By Talk About Debt Team
Reviewed by Ben Jackson
Last Updated: February 17, 2026
8 min read
The Bottom Line

The statute of limitations on medical debt varies by state, typically ranging from three to ten years. If a collector sues you after this deadline expires, you can use it as a defense to get the case dismissed, but you must respond to the lawsuit and assert this defense in your Answer. Even time-barred debt can affect your credit for seven years, so understanding your state's timeline is critical to protecting your rights.

Answer Your Lawsuit

Facing a lawsuit over old medical bills? You may have a powerful defense.

The statute of limitations could get your case dismissed entirely. But you need to act fast and understand your rights.

Sued for Medical Debt? Respond Before Your Deadline

Don't let collectors win by default. Draft and file your Answer with the expired statute of limitations defense before your court deadline passes.

Respond to Lawsuit

What Is a Statute of Limitations on Medical Debt?

A statute of limitations sets a deadline for legal action. Creditors and collectors can only sue you within a specific timeframe.

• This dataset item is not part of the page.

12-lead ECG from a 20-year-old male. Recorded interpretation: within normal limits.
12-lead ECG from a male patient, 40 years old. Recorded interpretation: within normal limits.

After that window closes, they lose their right to take you to court.

The statute ranges from three to ten years for medical debt. Your state determines the exact limit.

Courts don’t automatically track these deadlines. You must raise the statute of limitations as a defense in your Answer document.

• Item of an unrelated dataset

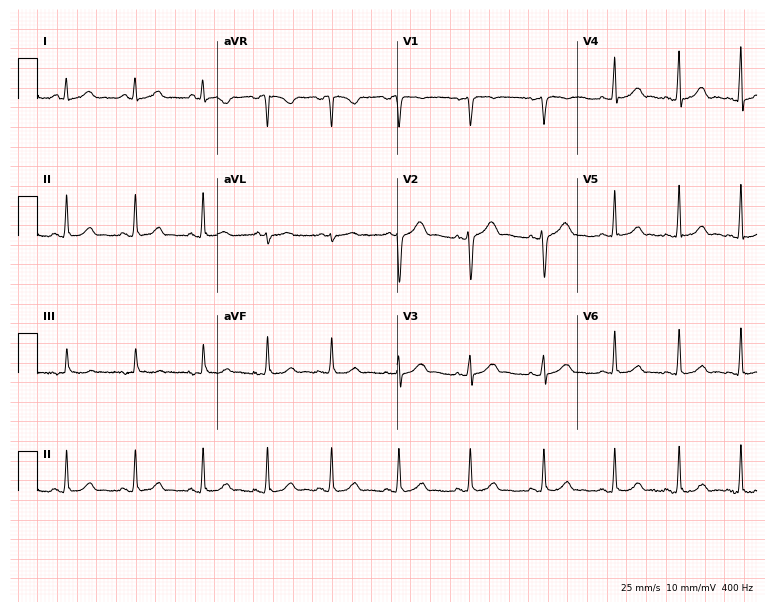
ECG — a 23-year-old female. Labelled as a normal ECG.
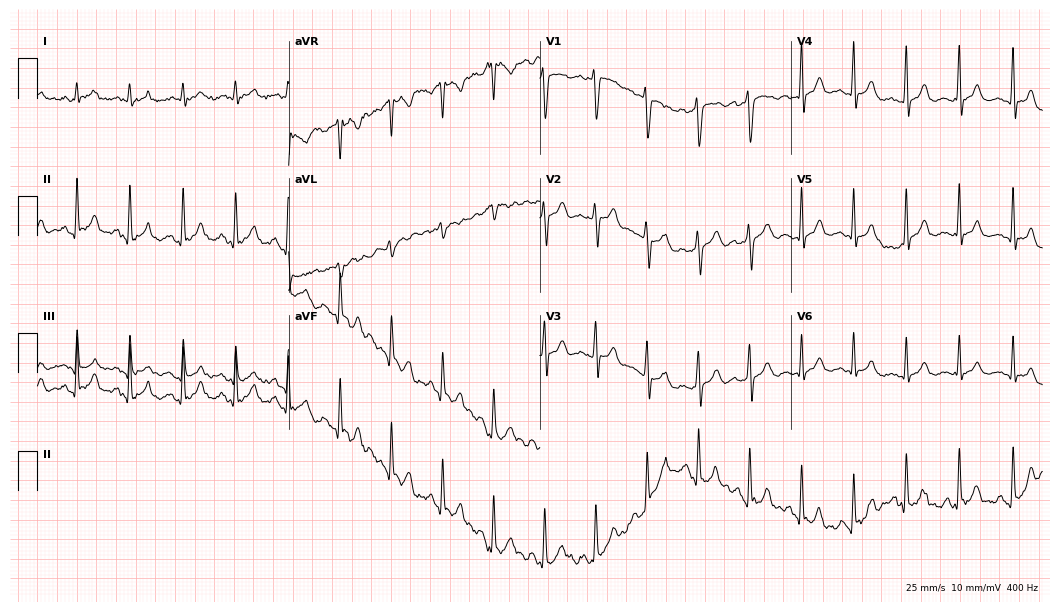
12-lead ECG (10.2-second recording at 400 Hz) from a 22-year-old man. Findings include sinus tachycardia (a sinus rate of 100 beats per minute or more).

If you prove the debt is time-barred, the judge will dismiss the case.

Important: An expired statute doesn’t erase the debt. Collectors can still contact you. The debt can still damage your credit report for up to seven years.

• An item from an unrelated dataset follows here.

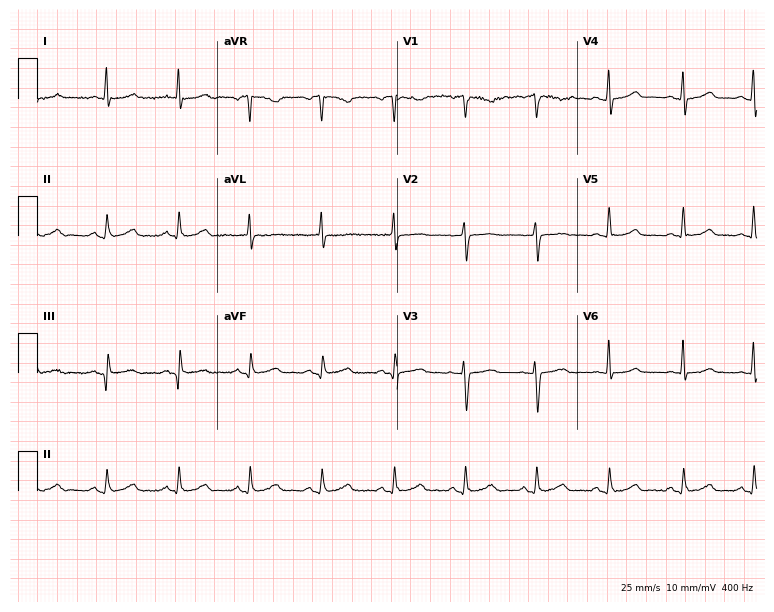
ECG (7.3-second recording at 400 Hz) — a 51-year-old woman. Labelled as a normal ECG.
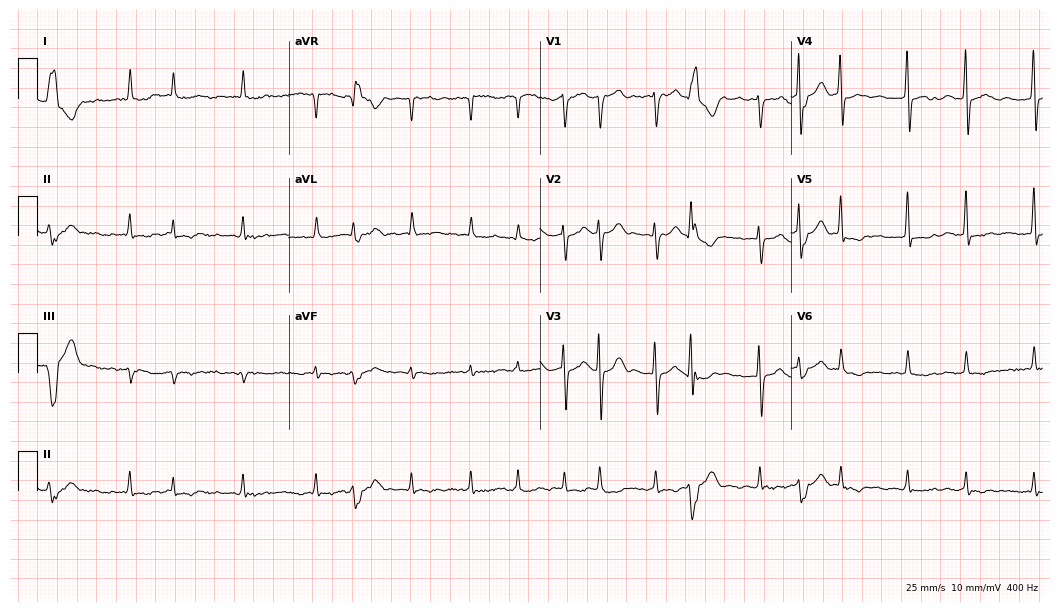
Standard 12-lead ECG recorded from a female, 83 years old (10.2-second recording at 400 Hz). The tracing shows atrial fibrillation.

How the Statute of Limitations Works

Understanding these time limits gives you leverage in debt lawsuits.

The clock typically starts on your last payment date. Making even a small payment can reset the entire timeline.

Debt collectors know this. They often pressure you into paying a nominal amount on old debts.

Don’t fall for it. One payment restarts the statute of limitations clock completely.

When you’re sued, you bear the responsibility to invoke this defense. Include it in your written Answer to the lawsuit.

If you don’t respond, the court issues a default judgment against you. The collector wins automatically.

Our partner Solo helps you draft and file a proper Answer in all 50 states.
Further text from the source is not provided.